La mano de Garrett se movió hacia su cadera. La pistola salió de su funda en un movimiento fluido y el cañón apuntó directamente hacia la fuente del sonido.
Su cuerpo cambió a una postura defensiva, colocándose entre yo y lo que fuera que estaba a punto de emerger.
La estantería se abrió hacia afuera. No solo una sección. Todo el panel central se movió como una sola pieza, revelando un pasaje oculto que nunca supe que existía aquí.
Aunque sabía que Arroyo Plateado tenía túneles ocultos construidos en la propiedad para escapar cuando fuera necesario.
Isobel entonces atravesó la abertura.
Jadeó cuando vio la pistola apuntando a su pecho. Su mano voló a su garganta, con los ojos abiertos de genuina sorpresa.
—No pensé que habría alguien más aquí —dijo rápidamente—. Considerando que había un centinela fuera de tu puerta.
La puntería de Garrett no vaciló. —¿Qué demonios estás haciendo aquí?
Amartilló la pistola. El sonido fue agudo y definitivo en la habitación silenciosa.
—Quédate justo donde estás —dijo—. O mueres.
Isobel se enderezó, recuperando parte de su compostura. —Soy una Luna. ¿Cómo te atreves a apuntarme con tu pistola?
—Y yo soy un centinela. —El dedo de Garrett se movió hacia el gatillo—. Y tú no eres mi Luna. Vete.
La puerta se abrió de golpe.
Baruch entró rápidamente, su mirada recorriendo la habitación antes de posarse en Isobel. El reconocimiento destelló en su rostro. Se inclinó inmediatamente, la memoria muscular imponiéndose a cualquier confusión que sintiera.
—Luna Isobel. —Se enderezó—. ¿Qué está haciendo aquí?
—¿Qué parece? —Hizo un gesto hacia mí—. Quiero hablar con mi hija.

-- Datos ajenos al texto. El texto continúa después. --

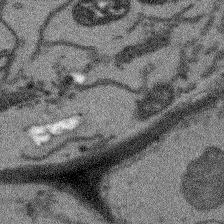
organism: Arabidopsis thaliana
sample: Root tip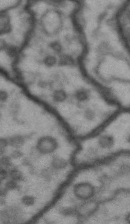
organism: Drosophila
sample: Brain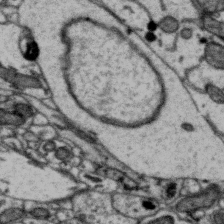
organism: Zebra finch
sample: Brain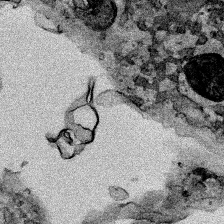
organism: Human
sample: Mitochondria in HCT116 cells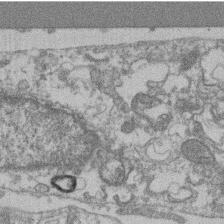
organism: Mouse
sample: T cell stromal cell synapse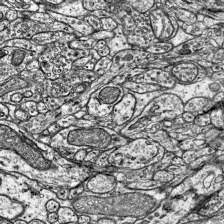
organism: Mouse
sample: Visual Cortex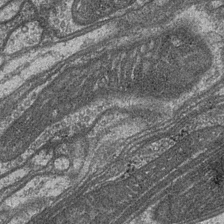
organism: Drosophila
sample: Optic medulla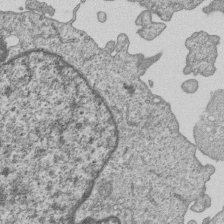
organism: Human
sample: MDA-MB-231 cells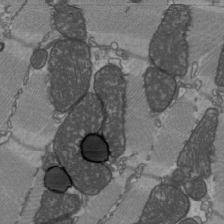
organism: C57BL Mouse
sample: Heart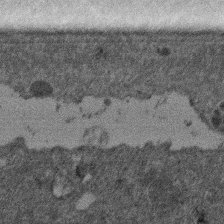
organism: Mouse
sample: Dividing mouse embryo 1 cell stage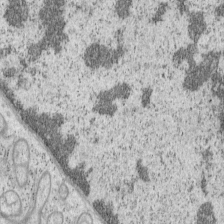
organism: Mouse
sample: OT-I killer T cells with ID8 ovarian cancer cells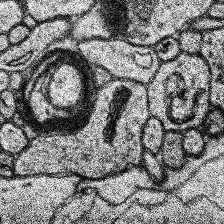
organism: Human
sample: Temporal Lobe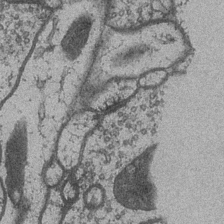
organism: Drosophila
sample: Optic medulla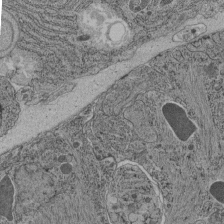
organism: C. elegans
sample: C. elegans pharynx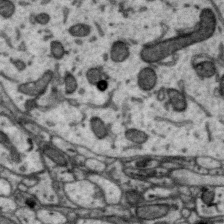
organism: Zebra finch
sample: Brain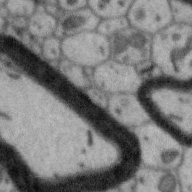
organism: Zebra finch
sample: Brain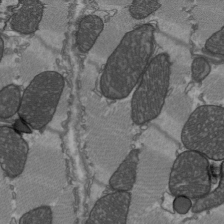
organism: C57BL Mouse
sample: Heart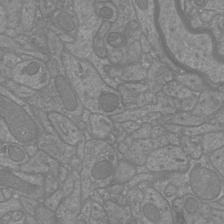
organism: Mouse
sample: Cortical neurons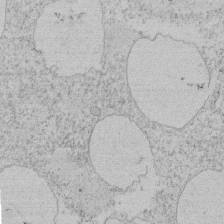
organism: Tetrahymena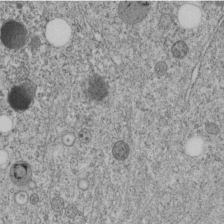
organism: C. elegans
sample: C. elegans embryo early stage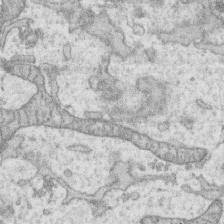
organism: Human
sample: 1205lu cells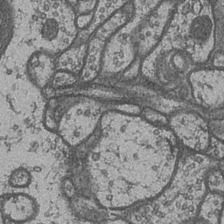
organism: Drosophila
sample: Optic medulla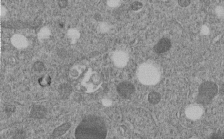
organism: C. elegans
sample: C. elegans embryo early stage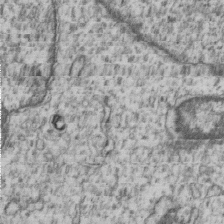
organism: Human
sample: MDA-MB-231 cells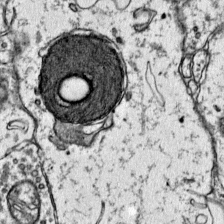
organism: Mouse
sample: Primary visual cortex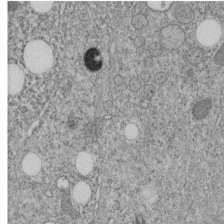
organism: C. elegans
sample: C. elegans embryo early stage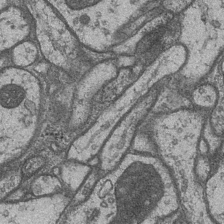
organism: Drosophila
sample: Optic medulla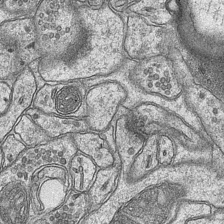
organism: Mouse
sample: CA1 Hippocampus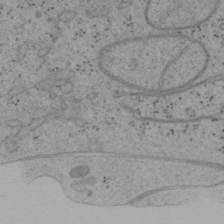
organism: Human
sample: HeLa cells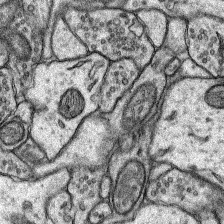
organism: Rat
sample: Hippocampus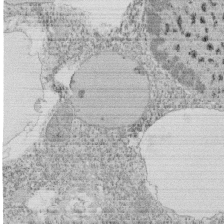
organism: Tetrahymena
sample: Cilia in tetrahymena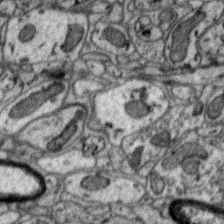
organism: Zebra finch
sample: Brain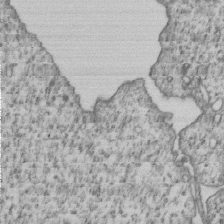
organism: Human
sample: MDA-MB-231 cells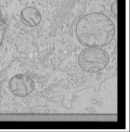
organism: Human
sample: Mitochondria in HCT116 cells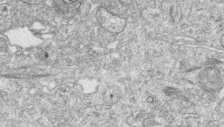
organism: Human
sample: HeLa cell HIV synapse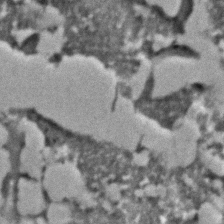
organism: C. elegans
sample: C. elegans embryo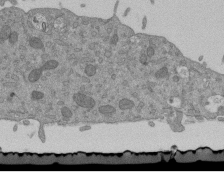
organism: Mouse
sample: ED-1 cell nuclei; centrioles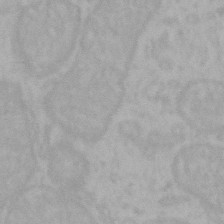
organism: Mouse
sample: Choroid plexus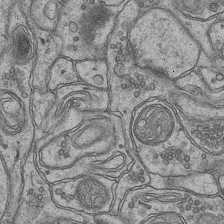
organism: Mouse
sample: CA1 Hippocampus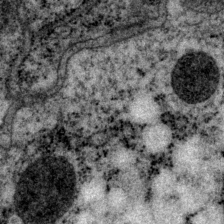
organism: P. pacificus
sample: Pharynx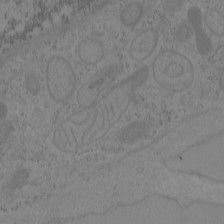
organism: Human
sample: HeLa cells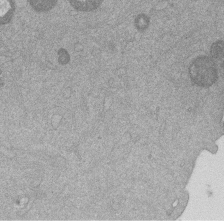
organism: Mouse
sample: Dividing mouse embryo 1 cell stage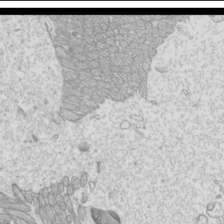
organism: Mouse
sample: Cilia; mouse epididymis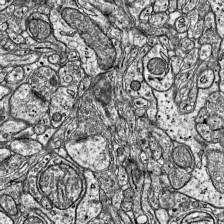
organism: Mouse
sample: Visual Cortex

La palabra cayó como una bofetada.
—No soy hija tuya —dije.
Baruch avanzó más en la habitación. —Luna, esto va contra las leyes del círculo de ancianos. No debería estar aquí.
—No me cites la ley —su voz se agudizó—. Voy a hablar con Fia.
Caminé hacia adelante y bajé suavemente la pistola de Garrett. Su brazo resistió por un momento antes de bajar.
—¿Qué quieres? —pregunté.
Isobel miró a Garrett, luego a Baruch. —¿Pueden salir?
—No.
Su mandíbula se tensó. —Este es un asunto privado.
—Lo que estás haciendo ahora mismo es quebrantar la ley del círculo de ancianos —dije—. Así que lo que sea que tengas que decir, dilo aquí con ellos presentes. ¿O estás tratando de asesinarme?
Algo se desmoronó en su expresión. Se hundió de rodillas, el movimiento sin gracia y desesperado.
—No. —La palabra salió desgarrada—. Estoy tratando de persuadirte.
La miré desde arriba. —¿Rompiendo la ley más importante del círculo?
—No me importa. —Sus manos presionaron contra el suelo—. Soy una madre. No puedo dejar que mi hija… No puedo dejar que mi bebé muera o quede permanentemente encadenada a mi familia.
La parte de encadenada a mi familia me confundió, pero decidí no prestarle mucha atención.
—¿Qué tiene eso que ver conmigo? —Mantuve mi voz nivelada—. Ella cometió el crimen. Es mejor que pague por ello.
Isobel se arrastró hacia adelante. Literalmente se arrastró, sus rodillas raspando contra el piso de madera mientras acortaba la distancia entre nosotras.
—Sé que te he hecho daño. —Su voz se quebró—. Lo sé.
—¿Cuál? —Incliné la cabeza—. ¿El asesinato de mi madre? ¿O el hecho de que ayudaste a tu hija a incriminarme como una perra celosa que quería robar su felicidad?